Curses, Foiled Again
Police accused Jeremiah Scales of selling synthetic marijuana from his girlfriend’s house in Bloomington, Ind., after a nearby sign announcing “Drugs This Way” alerted them. “Our detectives did some surveillance, as well as some buys,” police Sgt. Pam Gladish said, noting that comings and goings at all hours stood out in the otherwise quiet neighborhood. (Indianapolis’s WTHR-TV)
Which Way the Wind Blows
North Korea’s Kim Jong Un chastised the country’s meteorologists for “too many incorrect” weather forecasts and ordered them to improve their accuracy. While reporting on Kim’s tour of meteorological facilities, the state-run newspaper Rodong Sinmun included photos of a red-faced Kim lecturing cowering forecasters that accurate forecasts are needed to protect life and property from “abnormal climatic phenomenon (sic).” (CNN)
Contrarian of the Week
Bolivia reversed the clock on the front of the congressional building in La Paz so it runs counter-clockwise. Foreign Minister David Choquehuanca explained that the change was made to inspire Bolivians to treasure their heritage as people who “live in the south, not in the north,” and to show them they can question established norms. “Who says that the clock always has to turn one way?” Choquehuanca said, while reassuring those who “want to continue using a clock of the north, you can continue doing so.” (BBC News)
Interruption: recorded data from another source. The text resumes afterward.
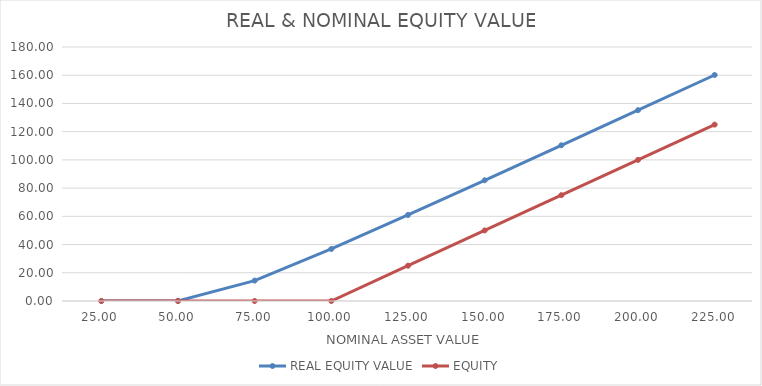
| Category | REAL EQUITY VALUE | EQUITY |
|---|---|---|
| 25.0 | 0 | 0 |
| 50.0 | 0.061 | 0 |
| 75.0 | 14.463 | 0 |
| 100.0 | 36.883 | 0 |
| 125.0 | 60.964 | 25 |
| 150.0 | 85.558 | 50 |
| 175.0 | 110.351 | 75 |
| 200.0 | 135.235 | 100 |
| 225.0 | 160.165 | 125 |

When Tin-Foil Hats Aren’t Enough
Forty-nine percent of American adults believe the federal government, corporations or both are involved in one or more conspiracies to cover up health information, according to an online survey reported in the journal JAMA Internal Medicine. Among the findings: 37 percent believe the Food and Drug Administration is concealing natural cures for cancer because of “pressure from drug companies”; 20 percent believe health officials are hiding evidence that cellphones cause cancer; and 20 percent believe doctors and health officials push child vaccines, even though they “know these vaccines cause autism and other psychological disorders.” Study co-author Eric Oliver, a political science professor at the University of Chicago, explained that a lot of these beliefs come from friends, family and celebrity TV and online doctors, and reflect a human tendency to explain the unknown as the work of “malevolent forces.” (USA Today)
Second-Amendment Follies
Rachel Mendoza told authorities in Liberty County, Texas, that her 12-year-old son injured himself with a bullet he found. “He held a cigarette lighter under a .22-caliber round to see what would happen,” the sheriff’s report said. “The bullet exploded, sending bullet fragments through his left middle finger and lodging in the left eye lid.” (Houston Chronicle)
Mensa Reject of the Week
An unidentified man had to be hospitalized for road rash and fractures after he fell from a pickup truck onto an Interstate highway in Shreveport, La. He told police he was riding on top of a mattress and a box spring to hold them down because they weren’t secured, but they suddenly flew out, taking him with them. Police pointed out that it’s physically impossible for a human being to hold down a mattress if it goes airborne. (Shreveport’s KSLA-TV)
Crime Doesn’t Pay
A man believed to be in his 30s and wearing a Cincinnati Reds baseball cap held up five New York City banks in the same day. His 3 1/2-hour spree netted him $449. Three of the banks gave him nothing. The fourth let him have $50. Finally, the fifth bank handed over $399. (New York Daily News)
Keyboard Follies
A British judge in a custody case called a father “insensitive” and ordered him to stop sending emails to his children using capital letters and large fonts because they are “equivalent to him shouting” at them. Mrs. Justice Pauffley told the father, who is banned from seeing his children, aged 13 and 9, and communicates with them by email, that he needs to learn “to make his messages appropriate and child-friendly.” (Britain’s The Telegraph)
No-Fun City
Officials want to limit the number of costumed characters in New York City’s Times Square. “In the last 10 days alone, we’ve seen two Statues of Liberty arrested, a Spider-Man convicted of harassing a tourist, and now a third character arrested for groping a woman in Times Square,” said Tim Tompkins, president of the Times Square Alliance, a coalition of government officials and local business owners. Tompkins doesn’t seek a complete ban, just a licensing system involving background checks. “Quirky in Times Square is OK,” he explained. “Creepy is not.” (New York City’s WCBS-TV)
Unclear on the Concept
After Kelly John Lange, 34, was convicted of assault in Sioux Falls, S.D., a judge ordered him to attend anger management classes. He didn’t complete the course and was ordered to appear in court to explain why. While in a conference room with his public defender, Lange became angry and attacked her, causing minor injuries. He was arrested for assault. (The Smoking Gun)
Bottom Line
Kimberly-Clark Corp. unveiled toilet paper rolls without the cardboard tube. The Wisconsin company said its Scott Naturals brand bathroom tissue will eliminate a large chunk of the 17 billion tubes thrown away each year and works with any toilet-paper dispenser. “And when you get to that last sheet, it just rolls off,” said Jared Mackrory, brand manager for Scott. (Milwaukee’s Journal Sentinel)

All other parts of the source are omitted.